— REQUIRED WORK —
Copy exactly the lines of the data below, beginning with the line with "Plano situación de" and ending with the line with "Blick von Langenburg auf Unterregenbach". Pictures are to be omitted.

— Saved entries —
☆ ☆ ☆ ☆
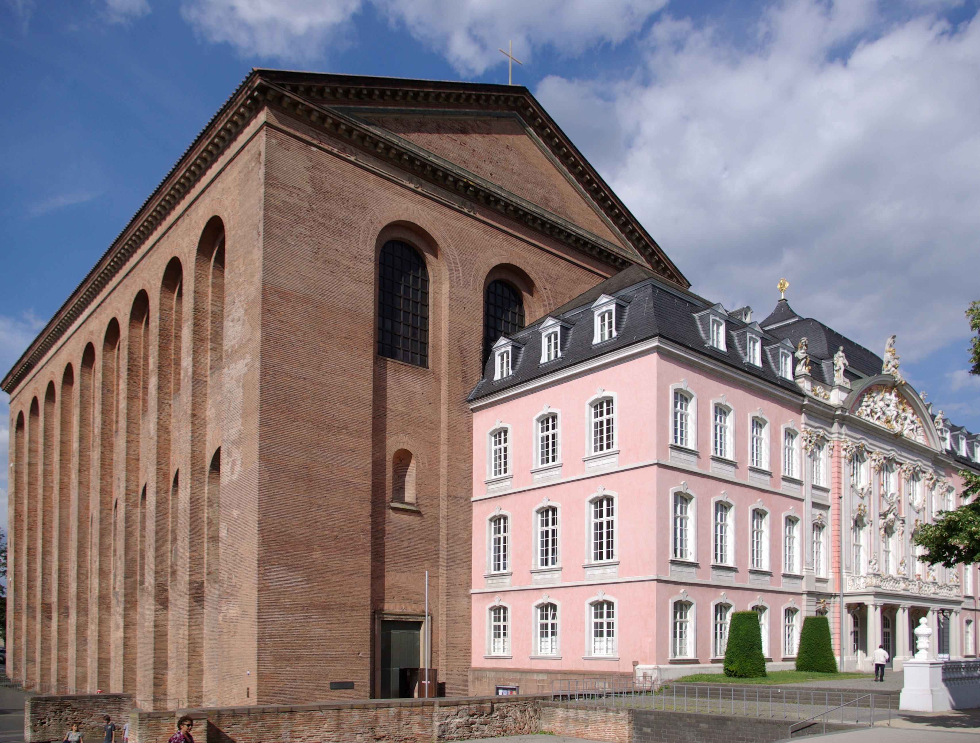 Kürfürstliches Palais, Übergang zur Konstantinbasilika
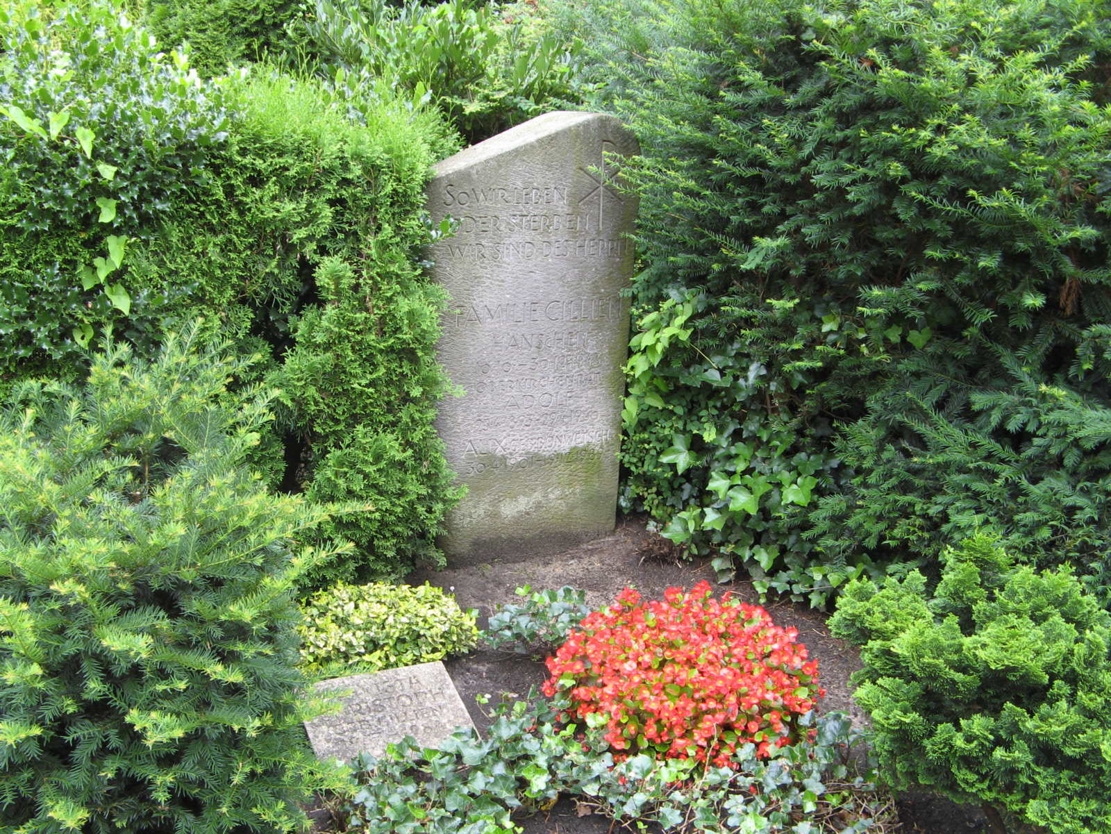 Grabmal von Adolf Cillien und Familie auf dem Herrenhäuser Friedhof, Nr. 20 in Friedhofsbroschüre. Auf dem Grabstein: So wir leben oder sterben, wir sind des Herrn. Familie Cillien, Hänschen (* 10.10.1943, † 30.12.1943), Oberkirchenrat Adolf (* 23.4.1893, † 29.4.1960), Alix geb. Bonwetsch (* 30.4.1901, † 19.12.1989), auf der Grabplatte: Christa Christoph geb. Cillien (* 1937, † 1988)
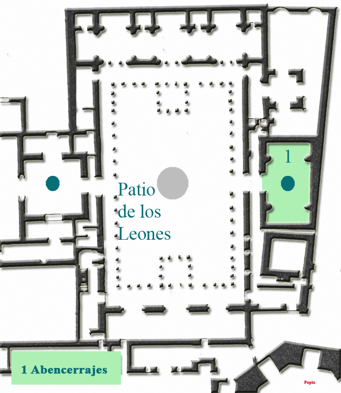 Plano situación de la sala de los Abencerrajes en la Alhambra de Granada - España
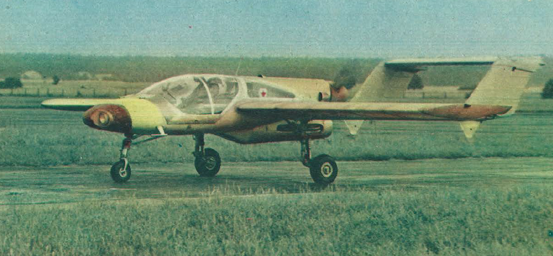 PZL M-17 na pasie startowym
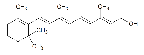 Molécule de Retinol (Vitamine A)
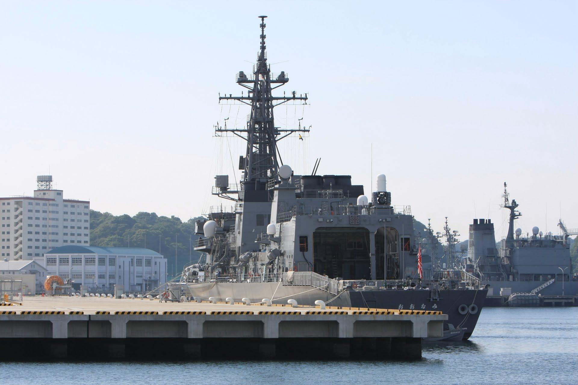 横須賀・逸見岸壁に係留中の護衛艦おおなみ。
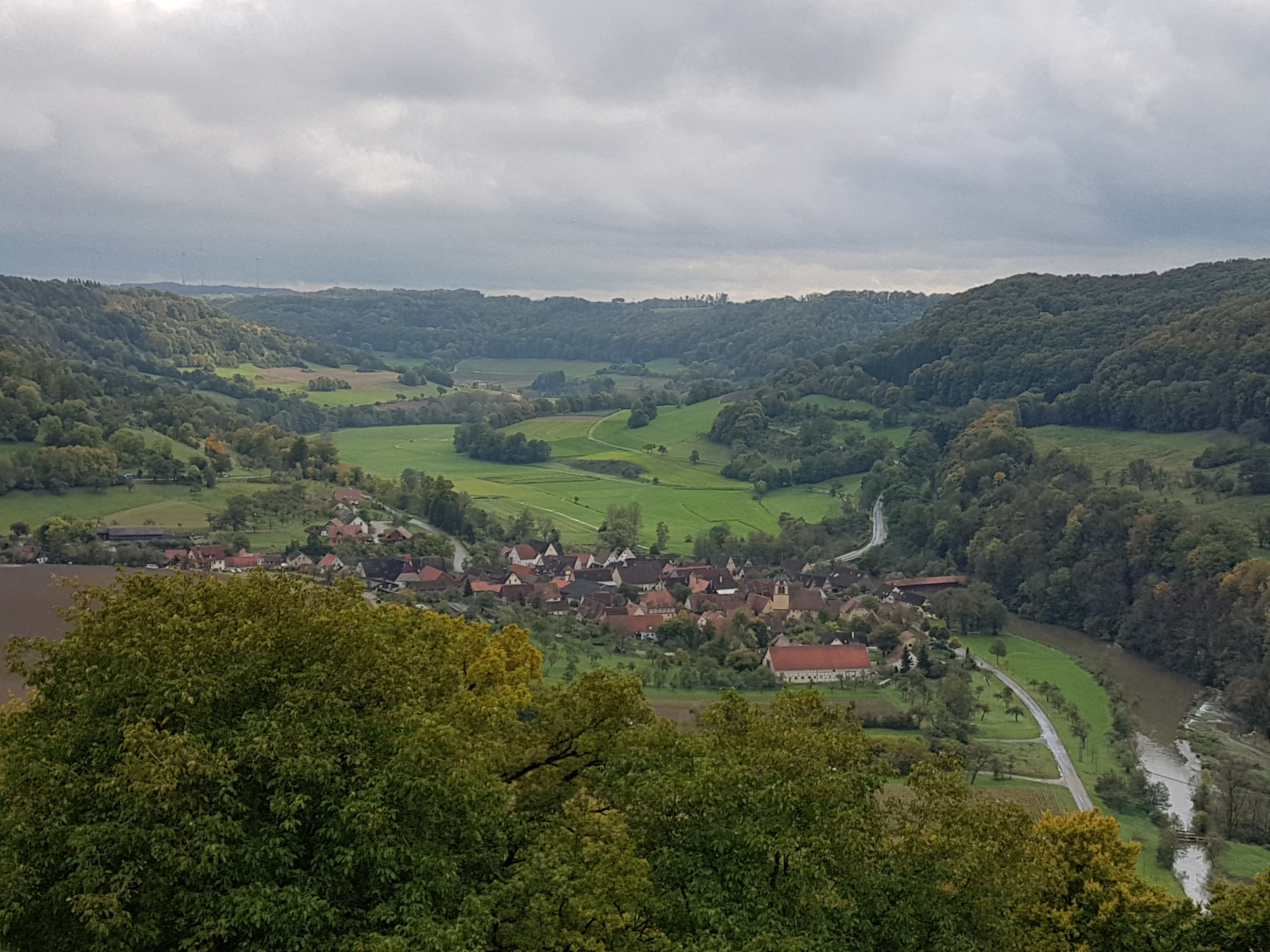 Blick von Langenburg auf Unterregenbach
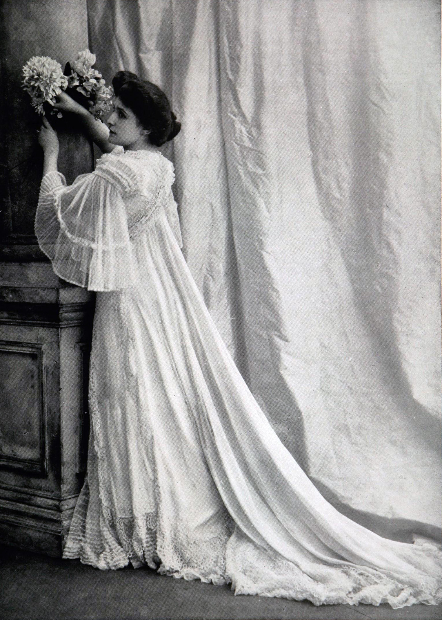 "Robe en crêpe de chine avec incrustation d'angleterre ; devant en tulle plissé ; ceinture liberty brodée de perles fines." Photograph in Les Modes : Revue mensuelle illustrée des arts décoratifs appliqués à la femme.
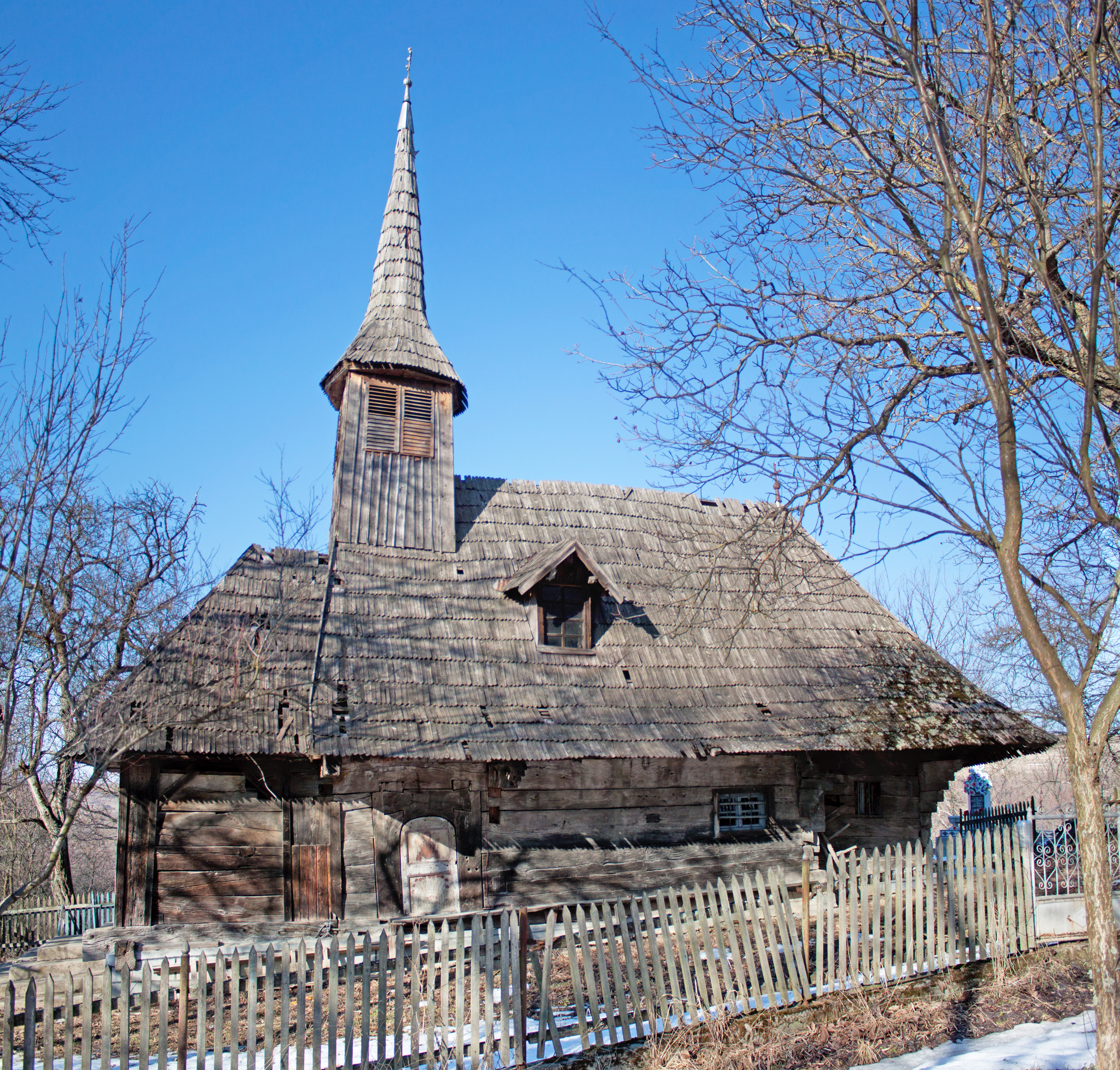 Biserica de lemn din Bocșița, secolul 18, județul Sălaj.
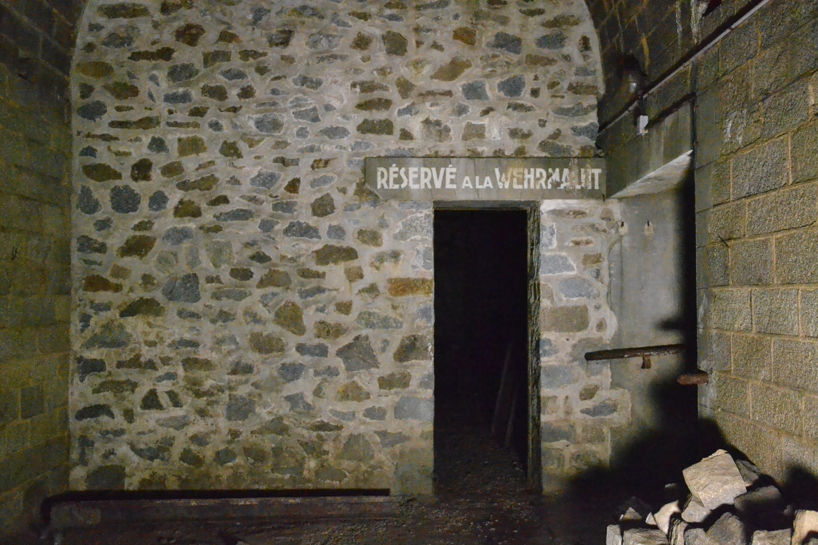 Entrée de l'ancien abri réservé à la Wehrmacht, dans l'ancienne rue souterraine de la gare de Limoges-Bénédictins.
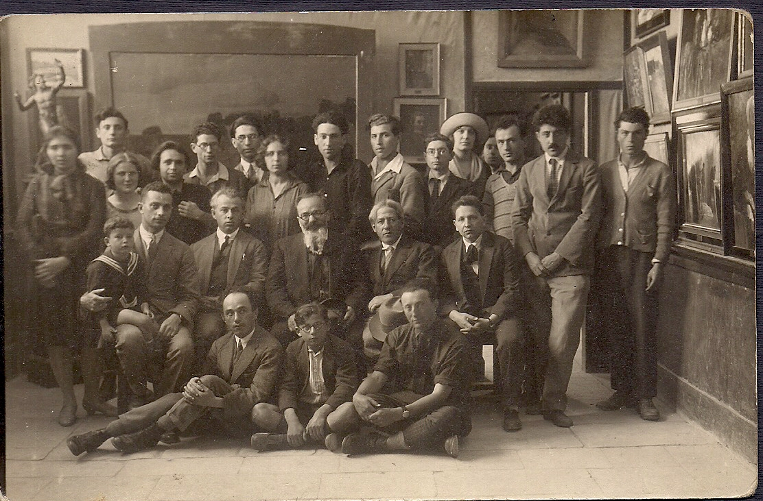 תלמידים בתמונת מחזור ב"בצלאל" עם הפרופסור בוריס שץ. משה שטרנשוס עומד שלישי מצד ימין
☆ ☆ ☆ ☆
— WORKED SOLUTION —
 Plano situación de la sala de los Abencerrajes en la Alhambra de Granada - España
 PZL M-17 na pasie startowym
 Molécule de Retinol (Vitamine A)
 横須賀・逸見岸壁に係留中の護衛艦おおなみ。
 Blick von Langenburg auf Unterregenbach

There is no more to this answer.